======== Input data

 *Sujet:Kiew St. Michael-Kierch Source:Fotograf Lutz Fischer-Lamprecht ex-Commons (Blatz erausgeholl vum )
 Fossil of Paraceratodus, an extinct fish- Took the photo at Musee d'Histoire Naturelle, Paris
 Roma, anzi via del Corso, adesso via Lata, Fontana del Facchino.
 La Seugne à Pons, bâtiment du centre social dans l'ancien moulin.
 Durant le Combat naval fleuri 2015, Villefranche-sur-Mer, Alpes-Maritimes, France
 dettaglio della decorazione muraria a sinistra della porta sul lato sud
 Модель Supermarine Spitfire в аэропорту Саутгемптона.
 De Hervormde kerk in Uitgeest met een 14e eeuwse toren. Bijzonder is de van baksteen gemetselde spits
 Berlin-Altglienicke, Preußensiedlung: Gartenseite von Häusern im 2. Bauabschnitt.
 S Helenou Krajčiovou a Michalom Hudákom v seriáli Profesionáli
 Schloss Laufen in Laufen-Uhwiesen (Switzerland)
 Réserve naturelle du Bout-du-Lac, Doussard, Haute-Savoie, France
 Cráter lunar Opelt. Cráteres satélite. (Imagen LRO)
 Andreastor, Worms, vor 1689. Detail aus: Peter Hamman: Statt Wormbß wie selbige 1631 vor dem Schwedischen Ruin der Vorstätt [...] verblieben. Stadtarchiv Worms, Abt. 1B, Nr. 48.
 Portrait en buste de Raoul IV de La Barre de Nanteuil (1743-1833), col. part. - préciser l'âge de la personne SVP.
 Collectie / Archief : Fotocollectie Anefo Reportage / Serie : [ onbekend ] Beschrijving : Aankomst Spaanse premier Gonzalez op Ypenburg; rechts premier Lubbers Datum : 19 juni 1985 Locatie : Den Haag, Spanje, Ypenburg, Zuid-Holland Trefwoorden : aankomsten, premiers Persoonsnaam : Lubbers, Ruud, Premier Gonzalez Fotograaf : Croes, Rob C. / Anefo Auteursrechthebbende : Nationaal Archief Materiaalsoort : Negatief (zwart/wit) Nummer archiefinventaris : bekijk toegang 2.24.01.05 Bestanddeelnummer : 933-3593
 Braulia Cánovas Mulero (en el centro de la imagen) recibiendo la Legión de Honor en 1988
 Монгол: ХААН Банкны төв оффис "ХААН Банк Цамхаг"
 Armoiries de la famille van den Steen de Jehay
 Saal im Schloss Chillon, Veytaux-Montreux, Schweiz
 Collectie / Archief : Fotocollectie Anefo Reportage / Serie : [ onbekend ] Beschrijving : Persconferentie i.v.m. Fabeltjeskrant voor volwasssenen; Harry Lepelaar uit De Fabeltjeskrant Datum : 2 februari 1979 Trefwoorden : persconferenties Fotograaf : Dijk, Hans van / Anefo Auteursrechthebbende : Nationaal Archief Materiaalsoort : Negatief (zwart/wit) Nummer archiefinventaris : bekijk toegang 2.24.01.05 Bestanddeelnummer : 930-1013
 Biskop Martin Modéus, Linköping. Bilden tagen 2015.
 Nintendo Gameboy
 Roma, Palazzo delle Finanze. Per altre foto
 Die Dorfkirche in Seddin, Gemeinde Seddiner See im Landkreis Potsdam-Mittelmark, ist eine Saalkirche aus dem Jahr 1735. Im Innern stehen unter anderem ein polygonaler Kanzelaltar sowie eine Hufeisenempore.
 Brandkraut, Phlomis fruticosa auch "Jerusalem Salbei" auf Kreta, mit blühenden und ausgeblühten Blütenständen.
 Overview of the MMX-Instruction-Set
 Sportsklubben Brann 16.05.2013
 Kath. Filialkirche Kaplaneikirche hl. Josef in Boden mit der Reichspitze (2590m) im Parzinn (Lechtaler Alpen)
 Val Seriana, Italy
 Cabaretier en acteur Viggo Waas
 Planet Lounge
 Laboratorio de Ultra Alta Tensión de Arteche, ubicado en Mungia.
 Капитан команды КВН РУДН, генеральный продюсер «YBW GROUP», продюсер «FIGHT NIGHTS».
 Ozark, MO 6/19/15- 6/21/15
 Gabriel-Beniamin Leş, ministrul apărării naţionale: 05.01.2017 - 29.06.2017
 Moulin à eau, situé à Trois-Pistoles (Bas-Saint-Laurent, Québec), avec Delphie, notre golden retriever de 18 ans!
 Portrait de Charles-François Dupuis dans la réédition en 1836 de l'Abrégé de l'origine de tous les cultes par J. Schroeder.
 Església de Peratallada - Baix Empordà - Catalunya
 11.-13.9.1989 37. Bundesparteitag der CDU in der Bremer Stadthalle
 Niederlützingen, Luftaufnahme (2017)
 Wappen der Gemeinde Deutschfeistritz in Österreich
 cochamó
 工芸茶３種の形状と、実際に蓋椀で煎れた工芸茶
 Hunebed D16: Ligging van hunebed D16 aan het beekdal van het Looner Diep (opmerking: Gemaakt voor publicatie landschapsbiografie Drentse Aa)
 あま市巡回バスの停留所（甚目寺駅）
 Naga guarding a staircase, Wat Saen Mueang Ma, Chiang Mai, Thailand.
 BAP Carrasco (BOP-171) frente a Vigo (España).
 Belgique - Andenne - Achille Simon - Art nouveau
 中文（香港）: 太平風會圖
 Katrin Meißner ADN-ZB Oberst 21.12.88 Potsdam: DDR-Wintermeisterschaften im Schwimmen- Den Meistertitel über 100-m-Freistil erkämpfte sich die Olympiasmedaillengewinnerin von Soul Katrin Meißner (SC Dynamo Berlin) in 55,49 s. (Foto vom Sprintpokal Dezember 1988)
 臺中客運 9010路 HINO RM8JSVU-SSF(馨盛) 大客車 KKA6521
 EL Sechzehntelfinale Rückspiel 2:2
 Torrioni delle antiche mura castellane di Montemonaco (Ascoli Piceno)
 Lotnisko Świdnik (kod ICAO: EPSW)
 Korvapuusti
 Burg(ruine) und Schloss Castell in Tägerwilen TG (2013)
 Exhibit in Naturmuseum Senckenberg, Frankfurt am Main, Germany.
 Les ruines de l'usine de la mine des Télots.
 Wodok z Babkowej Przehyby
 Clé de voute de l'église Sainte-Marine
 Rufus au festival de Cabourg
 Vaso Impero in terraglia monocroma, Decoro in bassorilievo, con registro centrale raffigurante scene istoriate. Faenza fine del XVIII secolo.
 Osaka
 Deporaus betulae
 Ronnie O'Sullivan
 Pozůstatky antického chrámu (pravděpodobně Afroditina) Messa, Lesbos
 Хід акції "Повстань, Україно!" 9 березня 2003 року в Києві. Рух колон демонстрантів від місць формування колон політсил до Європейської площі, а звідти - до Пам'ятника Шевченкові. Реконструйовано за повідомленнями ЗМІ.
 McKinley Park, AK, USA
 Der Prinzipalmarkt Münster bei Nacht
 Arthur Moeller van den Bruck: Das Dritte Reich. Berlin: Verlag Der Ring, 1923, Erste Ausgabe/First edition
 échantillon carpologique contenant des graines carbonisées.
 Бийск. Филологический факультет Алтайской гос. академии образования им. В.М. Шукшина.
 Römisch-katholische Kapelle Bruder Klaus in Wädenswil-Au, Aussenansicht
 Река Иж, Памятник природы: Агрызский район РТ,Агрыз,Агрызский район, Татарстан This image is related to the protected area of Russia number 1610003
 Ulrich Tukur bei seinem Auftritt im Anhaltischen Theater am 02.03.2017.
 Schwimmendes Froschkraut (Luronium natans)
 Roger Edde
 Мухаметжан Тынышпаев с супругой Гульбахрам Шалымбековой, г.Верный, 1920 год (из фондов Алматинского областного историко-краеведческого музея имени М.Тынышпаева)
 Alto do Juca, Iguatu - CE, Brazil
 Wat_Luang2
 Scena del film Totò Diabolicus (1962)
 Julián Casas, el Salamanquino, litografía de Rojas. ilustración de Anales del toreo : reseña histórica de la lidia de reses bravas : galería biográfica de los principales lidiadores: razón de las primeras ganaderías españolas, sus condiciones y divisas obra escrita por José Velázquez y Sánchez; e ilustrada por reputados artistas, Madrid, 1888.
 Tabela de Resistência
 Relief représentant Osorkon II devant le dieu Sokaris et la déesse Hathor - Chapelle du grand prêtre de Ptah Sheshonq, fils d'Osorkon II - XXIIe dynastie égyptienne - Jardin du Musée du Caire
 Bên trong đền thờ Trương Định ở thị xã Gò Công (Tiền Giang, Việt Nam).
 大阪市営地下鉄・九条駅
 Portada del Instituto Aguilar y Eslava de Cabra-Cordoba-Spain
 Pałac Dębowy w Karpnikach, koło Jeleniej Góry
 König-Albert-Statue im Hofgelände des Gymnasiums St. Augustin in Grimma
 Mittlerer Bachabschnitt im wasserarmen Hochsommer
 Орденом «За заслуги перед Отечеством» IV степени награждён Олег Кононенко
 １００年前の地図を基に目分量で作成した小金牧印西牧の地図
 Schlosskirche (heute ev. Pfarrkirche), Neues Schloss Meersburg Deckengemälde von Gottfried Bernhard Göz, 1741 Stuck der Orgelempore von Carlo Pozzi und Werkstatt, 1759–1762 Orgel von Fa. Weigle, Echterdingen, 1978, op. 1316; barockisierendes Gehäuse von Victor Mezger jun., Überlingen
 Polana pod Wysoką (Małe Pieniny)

================

Assigned task: Retype exactly, and only, the lines above from the one where "Les ruines de l'usine de la mine des Télots." occurs up to and including the one where "Relief représentant Osorkon" occurs.

Worked solution:
 Les ruines de l'usine de la mine des Télots.
 Wodok z Babkowej Przehyby
 Clé de voute de l'église Sainte-Marine
 Rufus au festival de Cabourg
 Vaso Impero in terraglia monocroma, Decoro in bassorilievo, con registro centrale raffigurante scene istoriate. Faenza fine del XVIII secolo.
 Osaka
 Deporaus betulae
 Ronnie O'Sullivan
 Pozůstatky antického chrámu (pravděpodobně Afroditina) Messa, Lesbos
 Хід акції "Повстань, Україно!" 9 березня 2003 року в Києві. Рух колон демонстрантів від місць формування колон політсил до Європейської площі, а звідти - до Пам'ятника Шевченкові. Реконструйовано за повідомленнями ЗМІ.
 McKinley Park, AK, USA
 Der Prinzipalmarkt Münster bei Nacht
 Arthur Moeller van den Bruck: Das Dritte Reich. Berlin: Verlag Der Ring, 1923, Erste Ausgabe/First edition
 échantillon carpologique contenant des graines carbonisées.
 Бийск. Филологический факультет Алтайской гос. академии образования им. В.М. Шукшина.
 Römisch-katholische Kapelle Bruder Klaus in Wädenswil-Au, Aussenansicht
 Река Иж, Памятник природы: Агрызский район РТ,Агрыз,Агрызский район, Татарстан This image is related to the protected area of Russia number 1610003
 Ulrich Tukur bei seinem Auftritt im Anhaltischen Theater am 02.03.2017.
 Schwimmendes Froschkraut (Luronium natans)
 Roger Edde
 Мухаметжан Тынышпаев с супругой Гульбахрам Шалымбековой, г.Верный, 1920 год (из фондов Алматинского областного историко-краеведческого музея имени М.Тынышпаева)
 Alto do Juca, Iguatu - CE, Brazil
 Wat_Luang2
 Scena del film Totò Diabolicus (1962)
 Julián Casas, el Salamanquino, litografía de Rojas. ilustración de Anales del toreo : reseña histórica de la lidia de reses bravas : galería biográfica de los principales lidiadores: razón de las primeras ganaderías españolas, sus condiciones y divisas obra escrita por José Velázquez y Sánchez; e ilustrada por reputados artistas, Madrid, 1888.
 Tabela de Resistência
 Relief représentant Osorkon II devant le dieu Sokaris et la déesse Hathor - Chapelle du grand prêtre de Ptah Sheshonq, fils d'Osorkon II - XXIIe dynastie égyptienne - Jardin du Musée du Caire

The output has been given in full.